Everyone, sorry for the loooong delay on the response, the past weeks have
been totally crazy.
Anyhow, here what I think and I would suggest, based on the current draft:
1. Tool Setup and Installation
"Setup and Installation" is not really interesting, I believe. The more
important is the platform support (can I run the tool from my linux box, my
mac, our windows server, etc).
1.1 Time required to perform initial installation
That's usually subjective, unless you say something like "always less than 2
hours", "always less than a day", etc. But then again, I find this totally
quite irrelevant to the problem.
1.2 Skills required to perform initial installation
1.3 Privileges required to perform initial installation
I don't find this item very informative. Okay, you need to have root access,
or admin access on the machine... or not.
1.4 Documentation setup accuracy
1.5 Platform Support
This one is interesting for the customers.
2. Performing a Scan
Logically, I would not talk about scanning just now. But, after the platform
support section, I would talk about language, framework support.
2.1 Time required to perform a scan
This does not make any sense. "Time required to scan"... what? This question
however, is answerable if we provide a proper test case and environment to
run the tool. But then again, it's a quite misleading information.
2.2 Number of steps required to perform a scan
Many tools have scripting interfaces. Using scripts, you reduce your steps
from 7, to 1 (i.e., run the script). How does that count?
In summary, I find this information not interesting at all.
2.3 Skills required to perform a scan
I understand that some tools (like PolySpace) require someone to actually
design and model the suspected behavior of the program. But most tools do
not require that. Then again, how to rate the user?
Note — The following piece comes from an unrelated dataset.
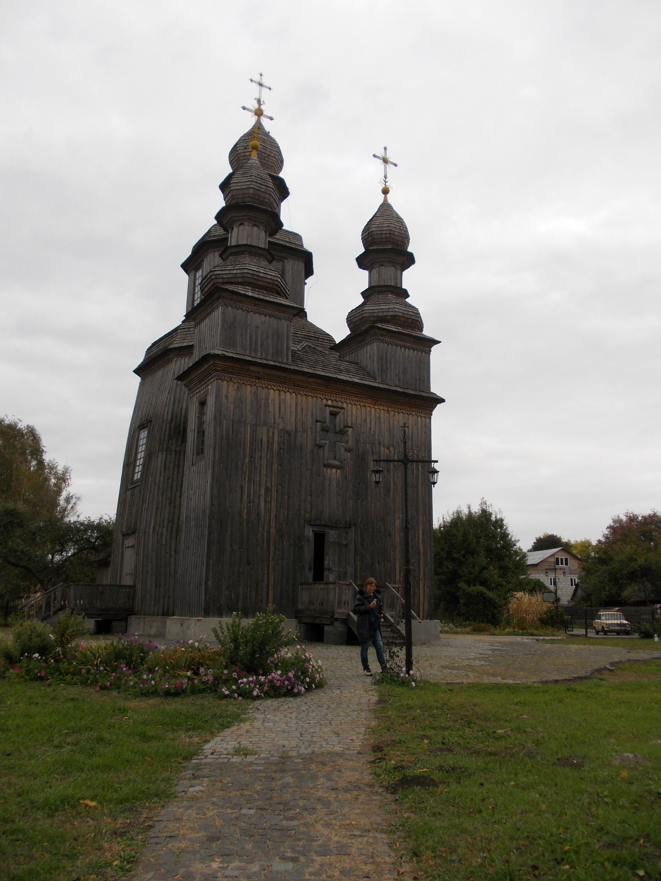 Городище літописного міста Сновська , Седнів

Do we assume the user
(who runs the scan) will also look at the findings? Does he also setup the
scan? I definitely see the scan being run by security operation (mostly for
monitoring), and being setup by security engineers...
3. Tool Coverage:
"Tool Coverage" might be the most misleading term here. Coverage of what?!
Coverage of supported weaknesses, languages, version of languages,
framework, application coverage, entry point coverage, etc.?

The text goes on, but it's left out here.